Best Player Available is a Sham and You Should Beware Those Who Peddle It

“I mean say what you want about the tenets of National Socialism, Dude, at least it’s an ethos.” – Walter Sobchak, The Big Lebowski

Perhaps in response to the rising popularity of Zero RB as a strategy there’s been something of a recent backlash where some fantasy analysts have emerged to say that you shouldn’t get locked into Zero RB or any trendy strategy, and instead you should employ the revolutionary and groundbreaking strategy of just picking the best players. Thank Christ we have these people because I really am not sure what we would do without them.

Let’s think for a second about their admonition to not get locked into a strategy, and instead we should take best player available. How would we do that? Should we take kickers in the third round if that kicker is better at his position than the wide receivers who we could draft there? If not, why not? Is it possible that there are positional value considerations at play?  And how do we know who the best players are? Should we follow the rankings of the people who are there to save us from getting locked into a strategy? And then if we do that, are we using their rankings in the same way if our league is a PPR league with three wide receiver spots and two flexes, as we would if it’s a standard league? Also if we’re going to follow these people, would it be too much to ask that they’ve previously identified that WRs were structurally undervalued, you know just so that we can be sure that we know that their current year ranks are based on an understanding of fantasy football grounded in reality? Basically, is it fair to ask that fantasy analysts don’t take the same analytical approach to RBs, that the National Association of Realtors takes on the question of whether it’s a good time to buy a home?

If we have to use those analyst rankings in the same order for a standard league and also a PPR/two flex league then GUESS FUCKING WHAT? You’re doing the exact thing that these supposed nimble thinkers are telling you that you shouldn’t do. You’re needlessly locking yourself into something that isn’t going to help you.

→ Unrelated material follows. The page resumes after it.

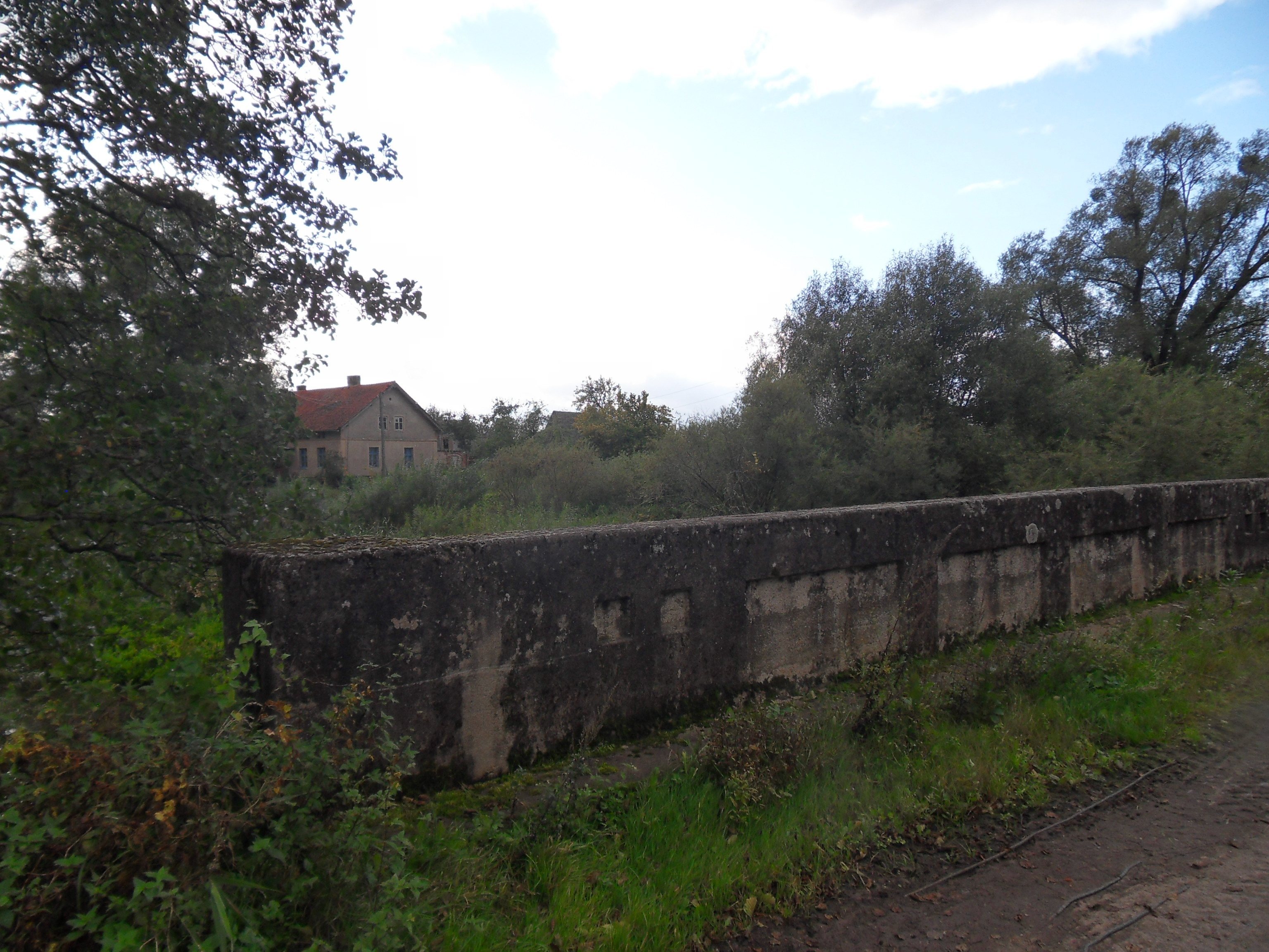 Blick von der Brücke über die Swine auf den ehem. südlichen Teil des Dorfes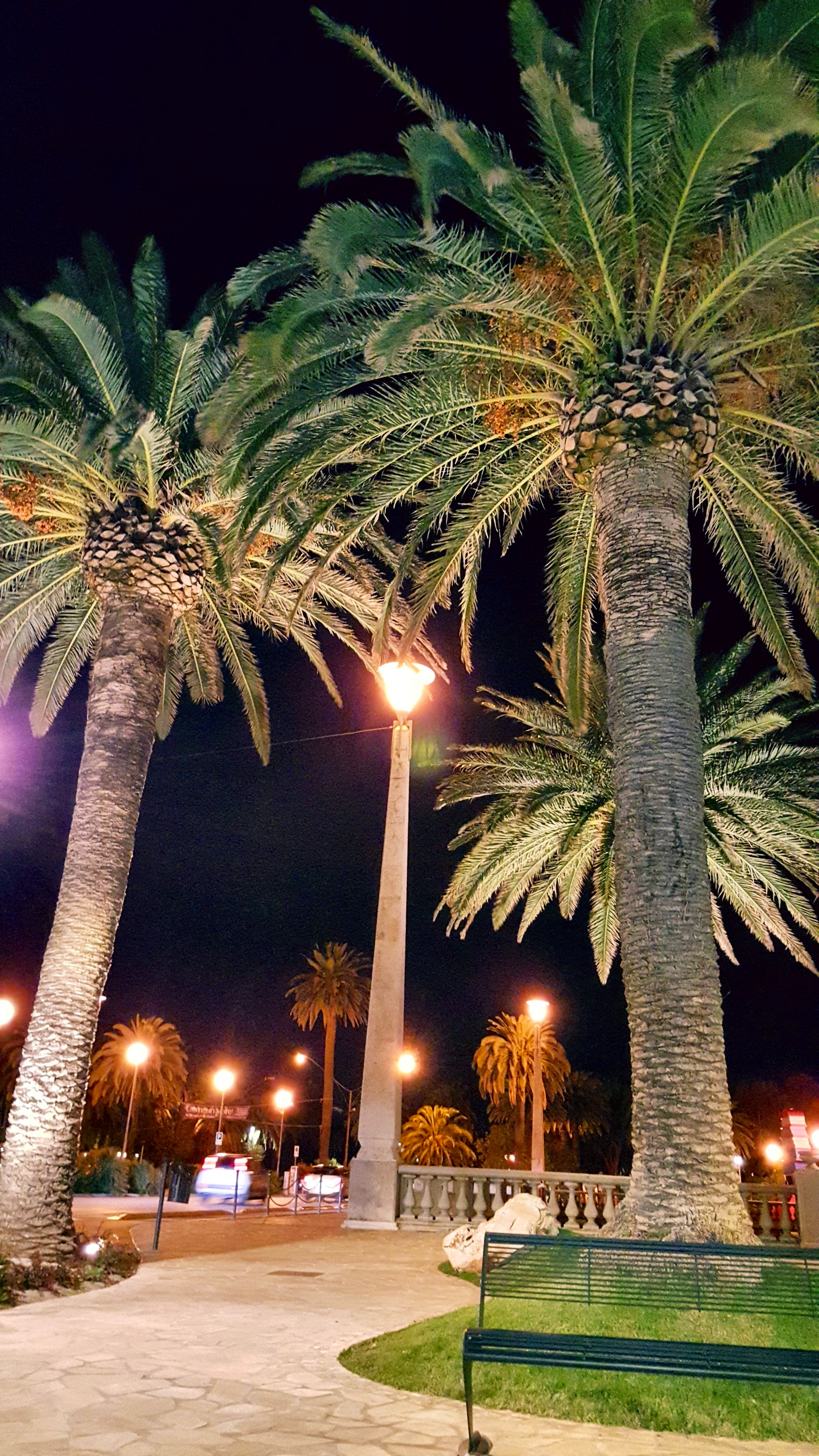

Say what you want about Zero RB, at least it’s a strategy for one format. And if these best player available savants offer you advice for a PPR league where you can start four to five wide receivers, and their advice doesn’t look pretty close to Zero RB, then all they’re probably doing is telling you to use a standard league strategy in your PPR draft. I wouldn’t draft a standard league team the same way I draft a PPR team, but if you put a gun to my head and told me I could either roll with Zero RB in a standard league, or Early-RB in a PPR, I’ll take my chances with Zero RB.

So we have a few choices in terms of trying to figure out what the best player available crowd is up to:

  1. They’re being overly pedantic about WR-heavy starts in PPR leagues and saying they don’t advise Zero RB when they’re fully on board with drafting just one RB in the first five or six rounds.
  2. They’re giving you standard league advice in a PPR league, which is just the reverse of the thing they’re criticizing.
  3. They are making a good faith prediction that RBs are likely to rebound from their recent down seasons, or that WRs have become too expensive. This is a reasonable prediction on its face and it’s also not best player available. It’s a strategy informed by the idea of positional value – just like Zero RB.

I have filled this post with faux outrage and anger that I really don’t mean. The fantasy industry is full of smart and nice people who work hard to give advice to strangers. But inherent to my understanding of Zero RB is the idea that it’s possible to exploit competitors who overvalue running backs. It’s a positional value thing. If people want to say that RBs are due for a rebound, that’s totally fine. It might happen and I won’t argue it couldn’t happen. But it’s also not really best player available either. In fact best player available has to have some sense of positional value underlying it in order to not make it totally worthless (we have to have some reason not to start the draft by going DST/K/QB).

So all an analyst is saying when they say draft best player available is that their understanding of positional value is more correct than Zero RB’s understanding of positional value. Maybe they’re right, we really won’t know until after the season is played. But best player available isn’t an antidote to the alleged shortcomings of Zero RB that it purports to be. In fact, when you look at it that way, what these analysts are really doing is engaging in a bait and switch where they can avoid talking about positional value in order to advance a proposition people would have a tough time disagreeing with. It’s the fantasy football equivalent of screaming “Knibb High Football Rules.”

And no, I haven’t seen any movies since about 2001.